Starting at the line with "sample: Retinal organoid Rod and Cone cells" and going on through the line with "sample: Bacterial spore", reproduce each line in the records below exactly and nothing more.

::: AVAILABLE DATA :::

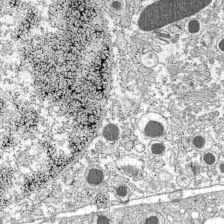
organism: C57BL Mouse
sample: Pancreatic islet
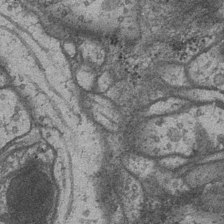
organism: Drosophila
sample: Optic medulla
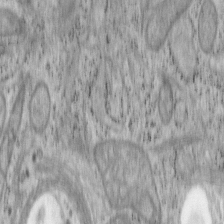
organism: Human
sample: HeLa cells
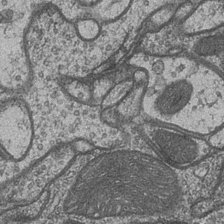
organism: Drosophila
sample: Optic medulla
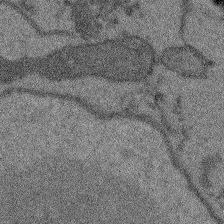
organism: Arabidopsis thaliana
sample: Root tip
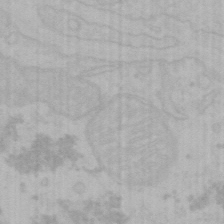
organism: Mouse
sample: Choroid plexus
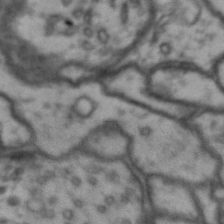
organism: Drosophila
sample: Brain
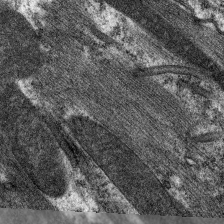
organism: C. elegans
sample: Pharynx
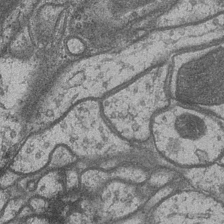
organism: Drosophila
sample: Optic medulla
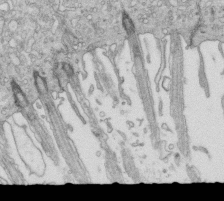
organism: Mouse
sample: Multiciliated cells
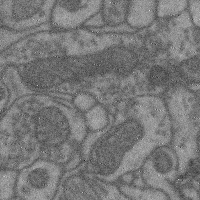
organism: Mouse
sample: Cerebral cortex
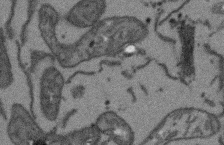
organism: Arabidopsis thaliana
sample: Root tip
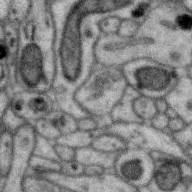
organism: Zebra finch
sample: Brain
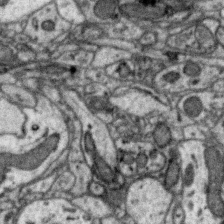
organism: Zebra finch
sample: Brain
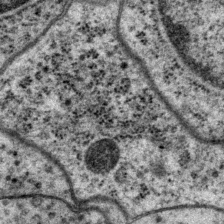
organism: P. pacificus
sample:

:::
::: AVAILABLE DATA :::

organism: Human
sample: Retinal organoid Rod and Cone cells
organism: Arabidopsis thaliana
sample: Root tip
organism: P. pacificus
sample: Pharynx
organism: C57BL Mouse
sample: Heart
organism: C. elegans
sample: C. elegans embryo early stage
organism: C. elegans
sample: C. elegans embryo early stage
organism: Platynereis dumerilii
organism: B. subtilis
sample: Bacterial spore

:::
::: AVAILABLE DATA :::

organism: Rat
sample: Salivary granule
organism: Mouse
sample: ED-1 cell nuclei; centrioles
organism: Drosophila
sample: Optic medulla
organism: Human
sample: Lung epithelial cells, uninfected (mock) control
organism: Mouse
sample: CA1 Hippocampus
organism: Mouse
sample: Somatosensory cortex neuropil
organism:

:::

### SOLUTION FOR THIS TASK
sample: Retinal organoid Rod and Cone cells
organism: Arabidopsis thaliana
sample: Root tip
organism: P. pacificus
sample: Pharynx
organism: C57BL Mouse
sample: Heart
organism: C. elegans
sample: C. elegans embryo early stage
organism: C. elegans
sample: C. elegans embryo early stage
organism: Platynereis dumerilii
organism: B. subtilis
sample: Bacterial spore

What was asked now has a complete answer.